Monday, August 17, 2009

Dubai likely to record 31,000 surplus residential units

According to a JP Morgan report, a surplus of 31,000 residential units could be recorded in Dubai, mainly due to the decline in expatriate population, while the shortage of units in Abu Dhabi is hoped to rise to 28,000 by the year-end.

In the short-term, the non-residential sector in the UAE will continue to be under pressure, owing to global financial crisis.

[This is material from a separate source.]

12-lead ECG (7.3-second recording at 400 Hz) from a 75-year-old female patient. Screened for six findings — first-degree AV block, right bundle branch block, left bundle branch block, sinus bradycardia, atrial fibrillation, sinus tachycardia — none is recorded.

However, historical shortage of both retail and commercial space in Abu Dhabi has kept tab against fall in leasing rates well below Dubai, reveals an investment bank report on MENA (Middle East North Africa) real estate.

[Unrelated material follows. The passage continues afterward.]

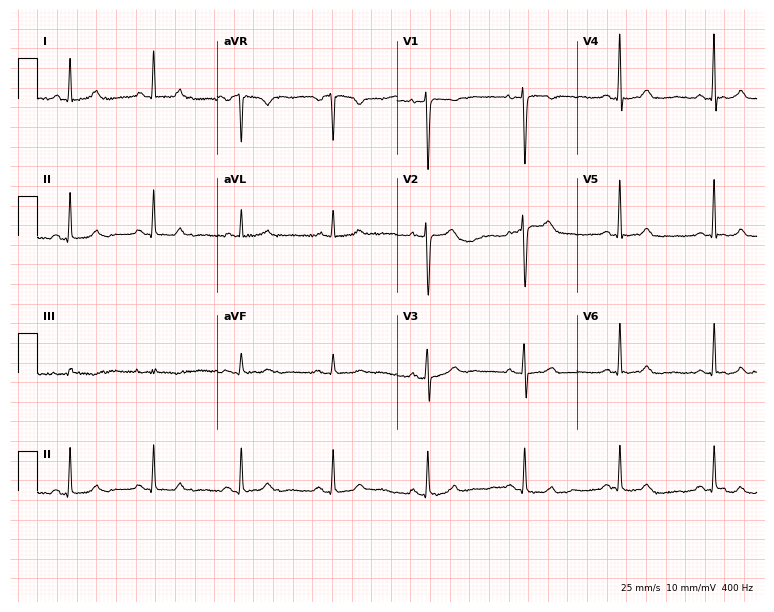
Electrocardiogram (7.3-second recording at 400 Hz), a 48-year-old woman. Overall reading on record: normal ECG.

Ever-since its peak during mid-2008, the average transaction volumes are down by 60 percent during the first half of 2009, compared to that during same period in 2008. Despite the slight pickup in transaction volumes recently, the supply overhand in Dubai property sector will touch 28,500 by end of the year, because of the modest economic forecast and negative population growth estimates, JP Morgan said.

Furthermore, after 2009, the JP Morgan says that the forecast of 3.5 percent population growth for Dubai is unlikely to absorb the surplus residential units, which according to Colliers International, will total to 25,000 per annum in the next three years.

However, given Dubai's large infrastructure investment, the city's positioning which makes it accessible to neighbouring economies out of which few are facing economic challenges, and Dubai being a liberal tax-free business-friendly destination, a surprise demand recovery from regional investors, exposed to less stable geo-political environments, cannot be ruled out, the Bank concludes.

Contrastingly, the short-term supply of homes in Abu Dhabi is fairly limited. The high occupancy levels are unlikely to ease from near 100 percent any time soon, the Bank said.